I am a bit stuck about figuring out that the result of a differential map $f_{\ast p}$ defined on a tangent space is a derivation in the "other" tangent space.
Suppose $f \colon N \to M$ is a map between a $n$-dimensional manifold $N$ and a $m$-dimensional manifold $M$. Define $f_{\ast p}$ as the map
$v_p \in T_p(N) \mapsto f_{\ast p}(v_p) \in T_{f(P)}(M)$ such that $f_{\ast p}(v_p)(g) = v_p(g \circ f)$
where $g$ is a differentiable function from $M$ to $\mathbb{R}$. Let $(U,u)$ be a chart around $P \in N$ and let $(V,v)$ a chart around $f(p) \in M$. I am a bit skeptical because, following the definition, it seems to have defined just another derivation on $T_p(N)$ (well, actually it is), i. e.
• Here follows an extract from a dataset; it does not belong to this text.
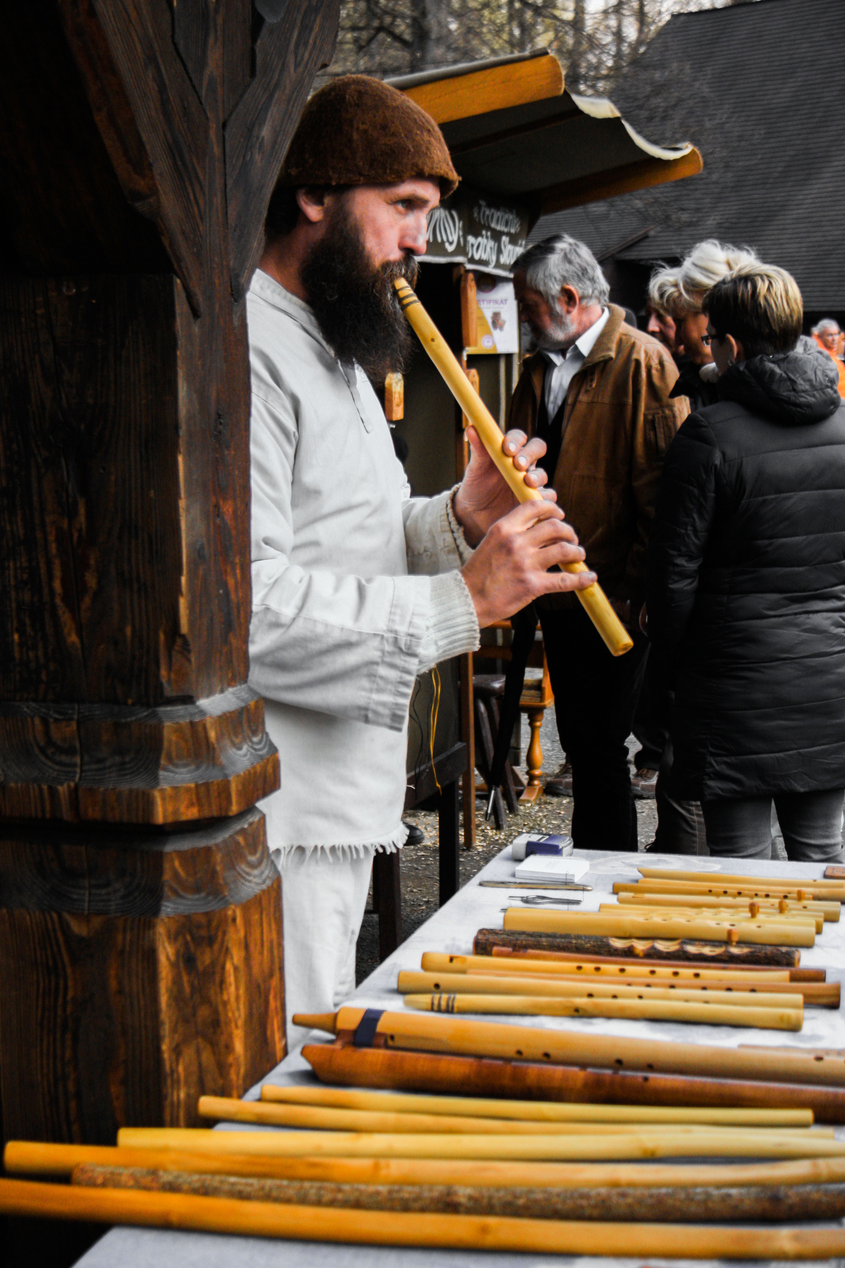 Zdjęcie przedstawia Víta Kašpaříka twórcę piszczałek karpackich (walaskich fujarek), sprzedającego swoje wyroby w 2017 roku podczas jarmarku wielkanocnego w Valašské muzeum v přírodě – skansen na Morawskiej Wołoszczyźnie znajdujący się w mieście Rožnov pod Radhoštěm.

$\frac{\partial}{\partial x_i}(g\circ f\circ u^{-1})(u(P))$.
My question is: is $f_{\ast p}(v_p)$ a derivation on $T_p(M)$ too because of the relation
$g\circ f\circ u^{-1} = (g \circ v^{-1})(v\circ f\circ u^{-1})$ ?
If that is the case, then it seems to work because we have a derivation that sends a point in $\mathbb{R}^m$ (that is $v(P)$) to a point of $\mathbb{R}$ but I'm not so sure. Thanks.